María del Pilar Rodríguez - Gabitera

La primera vez que llegué a Zipaquirá con solo caminar sus calles comprendí el impacto que aquel lugar había tenido sobre Gabriel García Márquez. Los aromas, los caminos, el paisaje y, por supuesto, la temperatura. Aquello era una antonimia total a nuestro natal caribe.

Nacimos -él en Aracataca y yo en Barranquilla- en un pedazo de tierra donde los colores nos los enseñaron en las calles, señalando las flores que en los jardines todo el año expresan esa policromía que ninguna cartilla es capaz de igualar.

Sensaciones que se deshacían tal cual las mariposas que iban detrás de Meme –rumbo al convento donde su madre la recluyó en estas latitudes andinas–. Ante el humo descomunal de los hornos de sal, que sumó a esto que yo veía –cuando llegó García Márquez–, un hollín infinito…

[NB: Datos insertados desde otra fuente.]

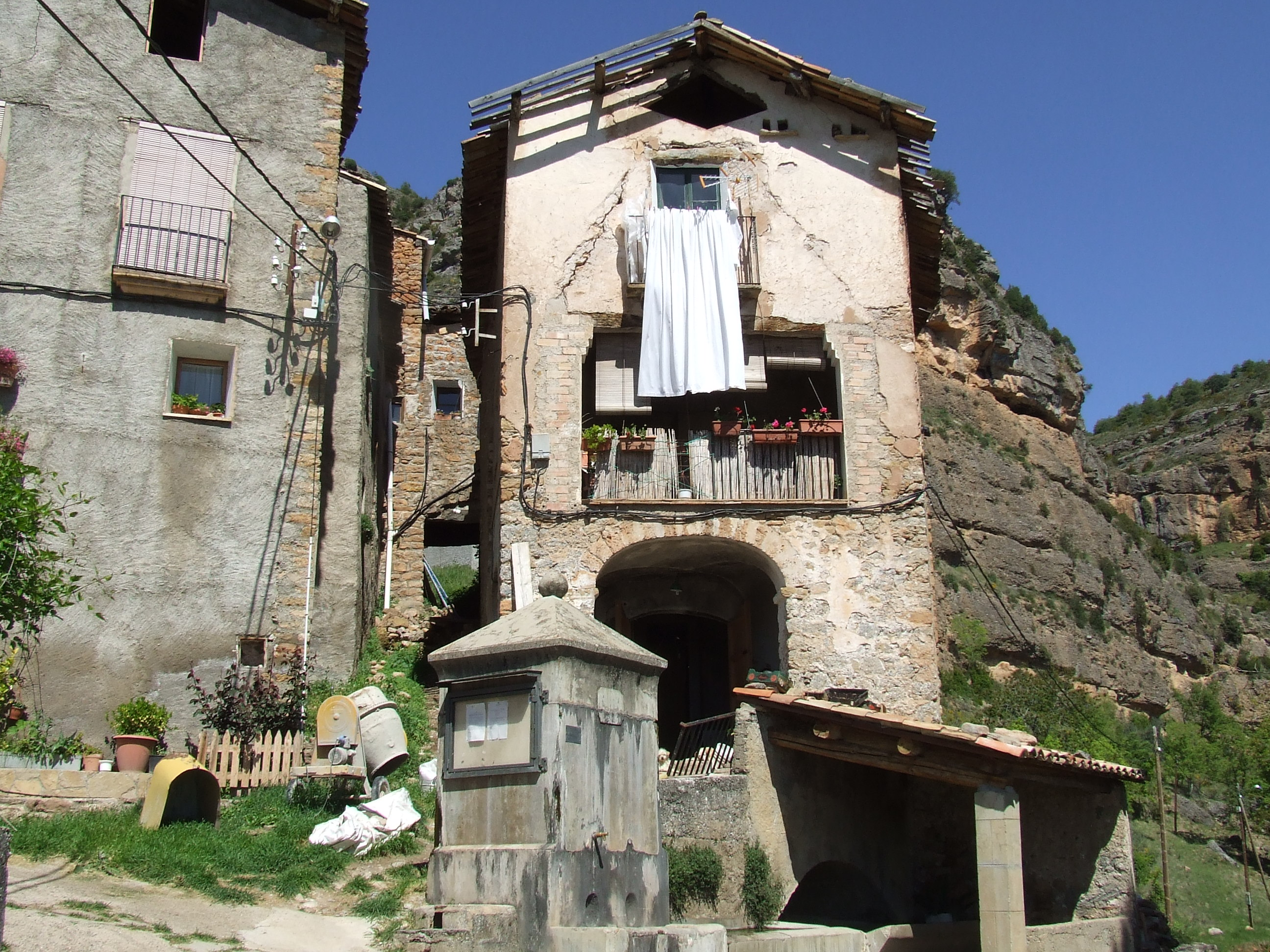 Cal Servent i la font pública de Gurp (Gurp de la Conca, Tremp, Pallars Jussà)
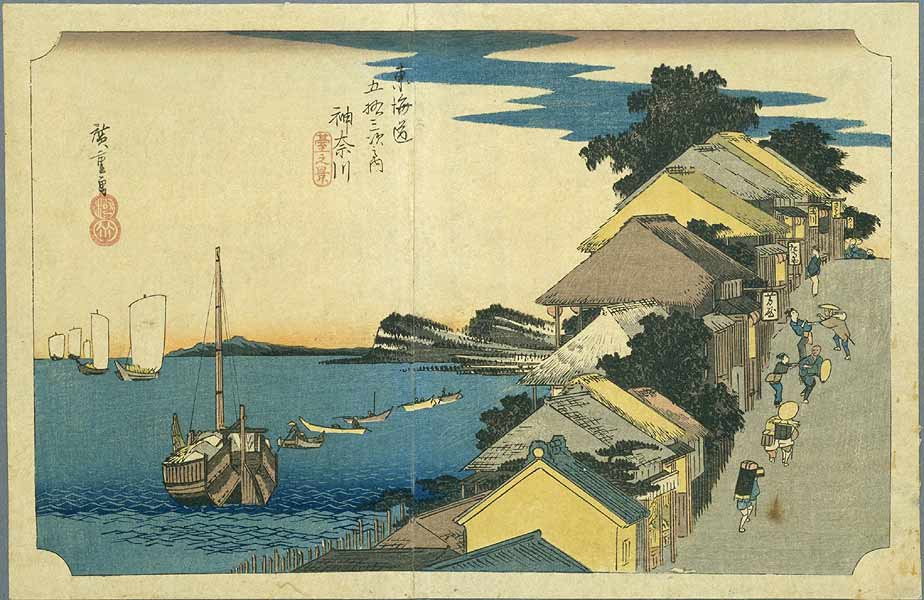 Kanagawa on the Tokaido, ukiyo-e prints by
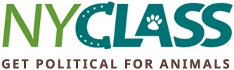 NYCLASS' logo and motto.

Tamiz grisáceo que en combinación con el frío del páramo no podía más que llamar a la melancolía en el interior de este hombre caribe que, para su desgracia, además, de camino, se había deshecho del sobretodo de camello que su madre le había conseguido para que se resguardara del frío, tirándolo por la borda del buque David Arango, a bordo del cual surcaba el río Magdalena para llegar a Puerto Salgar y de ahí tomar el tren hasta la estación de la sabana en Bogotá. Todo porque sus hermanos le habían dicho que la prenda había pertenecido a un político muerto y que si se la ponía, seguro el muerto le salía…

Extravagante camino estudiantil de principios de los cuarenta que recorrió muchas veces el escritor en ciernes. Desde aquella primera vez que lo abordó en busca de una beca para terminar el bachillerato, que se negó a continuar en Barranquilla por causa de un mal de amores.

En la cubierta, haciendo uso de sus bien conocidas facultades de cantante, un sonoro y amoroso bolero le abriría las puertas del Liceo Nacional de Varones de Zipaquirá.

Embebido en la lectura de libros con empaste de lujo, un hombre ocupaba las horas en engullir páginas en el barco, mientras Gabito entre canción y canción le echaba un vistazo, -porque ya desde entonces era un ávido lector-.

La lectura se detuvo y el hombre se acercó a Gabito para pedirle que le escribiera en un papel la letra del bolero que acababa de interpretar, -pues tan romántico como él- se lo quería cantar a la novia que en Bogotá lo esperaba. Generoso y presto, García Márquez no solo le transcribió la letra al interesado, si no que además le dio un par de trucos de interpretación. La vida todavía no sabía qué tanto agradecería aquel extraño…

Al llegar a la estación de la sabana, mientras el joven Cataquero esperaba a que un pariente de su padre lo viniera a recoger, el hombre agradecido le extendió un ejemplar de “El doble” de Dostoievski por el favor de la canción.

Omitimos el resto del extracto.